Many brave young men took memories of those timeless songs and now classic movies with them overseas and onto the battlefield. They also brought with them the letters and notes from family and loved ones who were back home, stateside. As we know, they also brought with them and received, via the U.S. postal service, photographs of their sweethearts left behind. Servicemen also laid claim to the images of “pin-up” and calendar girls in their shared quarters, in lockers, on building walls and the painted images of flying beauties that adorned the front of their aircraft.
However, one of the most powerful images to ever come out of the war effort was not one of a winking, scantily clad belle but that of a strong feminine aesthetic. An iconic image of “Girl Power”, on full display, in poster form, that of “Rosie the Riveter.”
While most people know of her and that she has come to represent the women who were involved with the war effort in factories and manufacturing, most of those same people may not be aware that she is also representative of the many women who joined the war effort at the cost of leaving homes and families behind, in order to do so.

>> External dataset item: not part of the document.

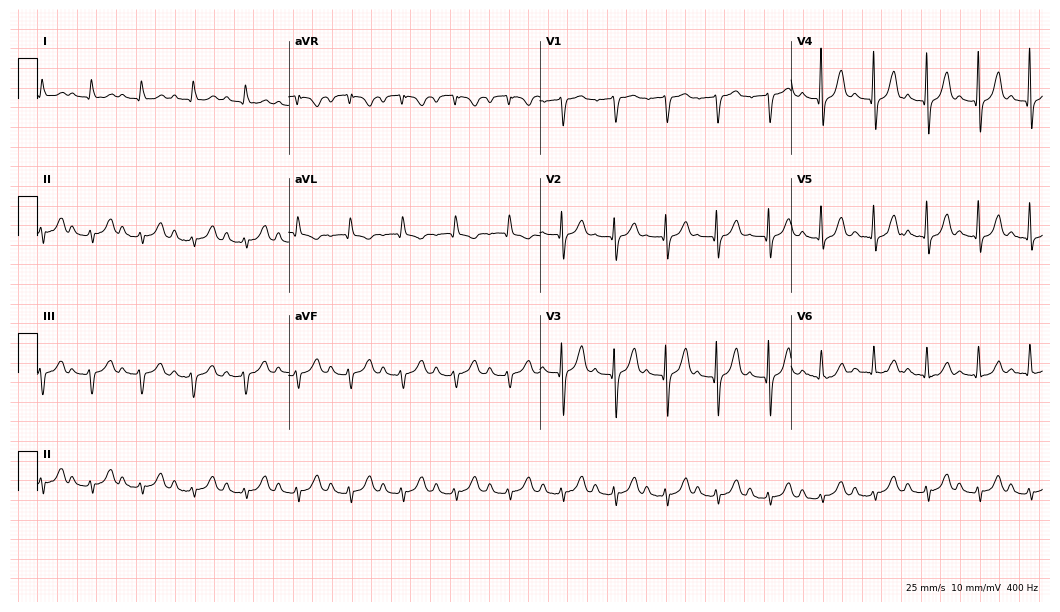
Resting 12-lead electrocardiogram (10.2-second recording at 400 Hz). Patient: a male, 82 years old. The tracing shows first-degree AV block, sinus tachycardia (a sinus rate of 100 beats per minute or more).

According to http://www.historylink.org/File/3340 , in June of 1943, Seattle-based aircraft manufacturer Boeing Company was forced to “import” women, nation-wide, due to a lack of locally available, skilled workers, as most of the eligible male population was off fighting in WWII. Many of those women had been recruited from all over the country to work and during training these women were housed in federally funded, temporary housing units built in the Denny Triangle area of present-day Seattle.
2. Ivar’s Acres of Clams opens at Pier 54.
“Ivar’s” is a name that is synonymous with what the Pacific Northwest seafood scene is and has become. Most of those familiar with the Seattle based Ivar’s seafood restaurant chain are probably accustomed to its cuisine and aware of the current locations, throughout the local area and regionally.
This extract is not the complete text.